Some Kerberos deployments include application servers which lack

proper access control, and grant some level of access to any user who

can authenticate.  In such an environment, enabling anonymity support

on the KDC would present a security issue.  If you need to enable

anonymity support for TGTs (for use as FAST armor tickets) without

enabling anonymous authentication to application servers, you can set

the variable **restrict_anonymous_to_tgt** to ``true`` in the

appropriate :ref:`kdc_realms` subsection of the KDC's

:ref:`kdc.conf(5)` file.

To obtain anonymous credentials on a client, run ``kinit -n``, or

``kinit -n @REALMNAME`` to specify a realm.  The resulting tickets

will have the client name ``WELLKNOWN/ANONYMOUS@WELLKNOWN:ANONYMOUS``.

Freshness tokens

----------------

Freshness tokens can ensure that the client has recently had access to

its certificate private key.  If freshness tokens are not required by

the KDC, a client program with temporary possession of the private key

can compose requests for future timestamps and use them later.
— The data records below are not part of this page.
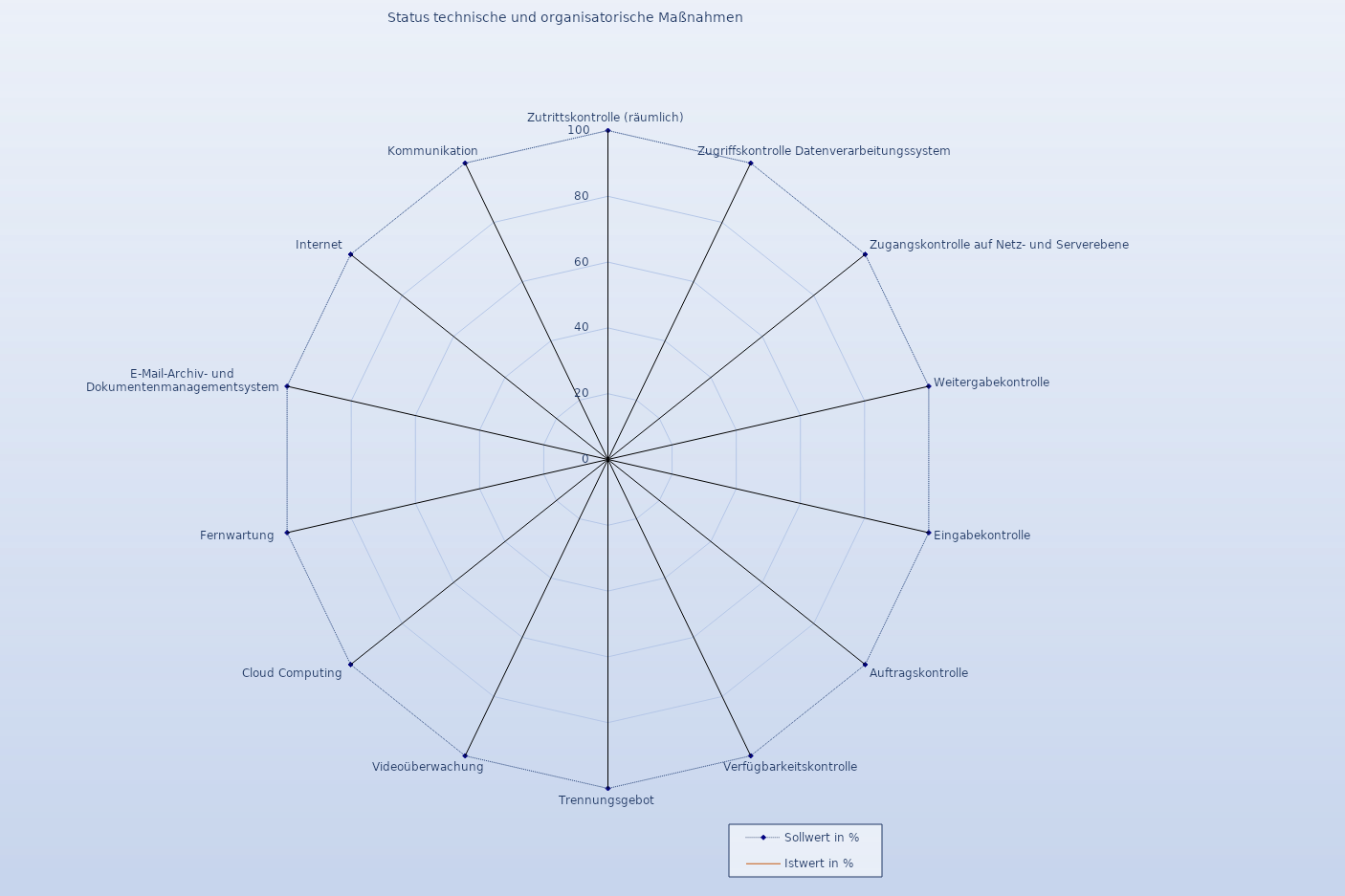
| Category | Sollwert in % | Istwert in % |
|---|---|---|
| Zutrittskontrolle (räumlich) | 100 | 0 |
| Zugriffskontrolle Datenverarbeitungssystem | 100 | 0 |
| Zugangskontrolle auf Netz- und Serverebene | 100 | 0 |
| Weitergabekontrolle | 100 | 0 |
| Eingabekontrolle | 100 | 0 |
| Auftragskontrolle | 100 | 0 |
| Verfügbarkeitskontrolle | 100 | 0 |
| Trennungsgebot | 100 | 0 |
| Videoüberwachung | 100 | 0 |
| Cloud Computing | 100 | 0 |
| Fernwartung  | 100 | 0 |
| E-Mail-Archiv- und Dokumentenmanagementsystem | 100 | 0 |
| Internet | 100 | 0 |
| Kommunikation | 100 | 0 |

In release 1.17 and later, freshness tokens are supported by the

client and are sent by the KDC when the client indicates support for

them.  Because not all clients support freshness tokens yet, they are

not required by default.  To check if freshness tokens are supported

by a realm's clients, look in the KDC logs for the lines::

    PKINIT: freshness token received from <client principal>

    PKINIT: no freshness token received from <client principal>

To require freshness tokens for all clients in a realm (except for

clients authenticating anonymously), set the

**pkinit_require_freshness** variable to ``true`` in the appropriate

:ref:`kdc_realms` subsection of the KDC's :ref:`kdc.conf(5)` file.  To

test that this option is in effect, run ``kinit -X disable_freshness``

and verify that authentication is unsuccessful.